Over the weekend the 41st world apiculture congress met in France to assess the state of the honeybee and noted that the situation is pretty grim. If current trends continue the European bee keeping industry will be wiped out in the next decade.

An average of 300,00 colonies a year have disappeared from France since 1995, the same year that Richard Leakey and Roger Lewin published their book, The Sixth Extinction: Patterns of Life and the Future of Humankind, and in which they noted that 17,000 to 100,00 species vanish from our planet every year. Today, right now, we are living through the sixth great extinction and some estimate that by the end of the century half of all species will have disappeared.

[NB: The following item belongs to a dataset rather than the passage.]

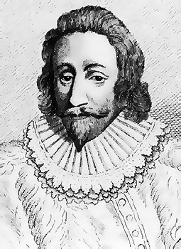 Sir Francis Windebank (1582-1646)

“The golden frogs of Panama are gone,” reads a recent poem by Mark Strand.

Now we learn that it is not only the honeybee but also bumblebees that are fighting for survival. A report in Earth Island Journal reveals that a North American bumblebee found only in northern California and southern Oregon has disappeared, last seen in 2006. Several other species have also experienced alarming declines. These are insects that have been around for millions of years and on which plants, animals, and, yes, humans rely for their pollination.

As one of the scientists quoted in the article says, “It would be like if you went out one day and there were no cardinals or mockingbirds anymore. It’s that obvious to bee people.”

The cause: well, this time global warming is not high on the list. Rather, the spread of disease from commercially reared bumblebees used to pollinate greenhouse tomatoes is the leading culprit. As a result America's native pollinators may be in danger.

If there is a thread that connects the honeybee and bumblebee declines it is our system of industrial agriculture that depends on the bees for pollination and has at the same time accelerated habitat loss and the widespread use of pesticides. Rachel Carson warned of a silent spring way back in 1962. It seems we still haven't gotten the message.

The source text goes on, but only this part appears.